La sceneggiatura, scritta con Paola Randi e Eleonora Cimpanelli, nasce da un racconto in parte autobiografico della regista – qui alla sua opera prima per un film di finzione – steso dapprima come un flusso di coscienza e poi ordinato, tanto da essere stato finalizzato anche in versione letteraria, Sirley, edita Fandango Libri. “Trattandosi di una storia personale, la trappola più grande poteva essere non riuscire a staccarsi dal ricordo. Ho cercato di trovare la giusta distanza tra il personaggio e il mio ricordo del personaggio, e Giampaolo (Morelli) ha capito subito questo: mi ha proposto un suo adattamento del papà, m’ha proposto di farlo in napoletano, e effettivamente la cosa del dialetto funzionava e aiutava lui, che se lo sentiva più vicino; con tutti gli attori abbiamo cercato di dare ai personaggi una vita personale: abbiamo scoperto, con Emma, che non si sentiva di ballare danza classica, ma suonava il sassofono, così abbiamo introdotto questo elemento”, spiega l’autrice.

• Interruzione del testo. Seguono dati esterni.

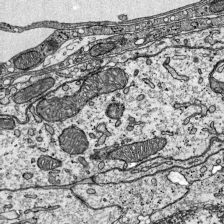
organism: Mouse
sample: Visual Cortex

Mentre, per Morelli: “Questo personaggio, già dalla costruzione del look, mi divertiva molto, nel suo aspetto da ‘figlio dei fiori, ma non proprio’. È un personaggio affascinante in principio. Quella a Porta Portese è stata una scena molto d’improvvisazione, ma quando ‘possiedi il personaggio’ diventa un gioco serio anche l’improvvisazione. Certo, ti accosti al personaggio un po’ in punta di piedi perché sai che è il papà dell’autrice, quindi prendi le misure, poi inizi a metterci il tuo vissuto, quindi – delineato il carattere – abbiamo deciso di spingere nella direzione della peculiarità del suo stare al mondo: mi affascina il suo essere disordinato, inafferrabile, ma anche l’essere un padre e un marito pieno d’amore. I personaggi con dei ‘fuori fuoco’ sono sempre i più interessanti. Con Elisa, ci siamo incontrati che io stavo per iniziare le riprese del mio primo film, con la testa piena di cose e senza tempo per fare altro, però ci tenevo ad incontrarla: penso sempre che pre/adolescenza siano età che ci segnano e quindi credevo potesse essere una bella storia, e mi sentivo molto vicino a lei, perché stavamo per debuttare entrambi alla regia, per cui una forte vicinanza”.
“Il finale – come scritto – era forse più riconciliante con la famiglia, aveva un senso diverso rispetto a quello che abbiamo poi deciso di lasciare, su proposta della montatrice: l’espressione di Emma in quel momento lasciava aperta la disillusione per la sparizione di Sirley, il suo viso comunicava abbastanza da non dover aggiungere nient’altro, così ho scelto un finale in sottrazione, un finale aperto rappresenta la perdita dell’innocenza attraverso la disillusione”, aggiunge ancora Amoruso.
Maledetta primavera è una produzione BIBI Film con RAI Cinema: usce nelle sale il 12 novembre, distribuito da BIM, “la distribuzione dei sogni”, chiosa Elisa Amoruso.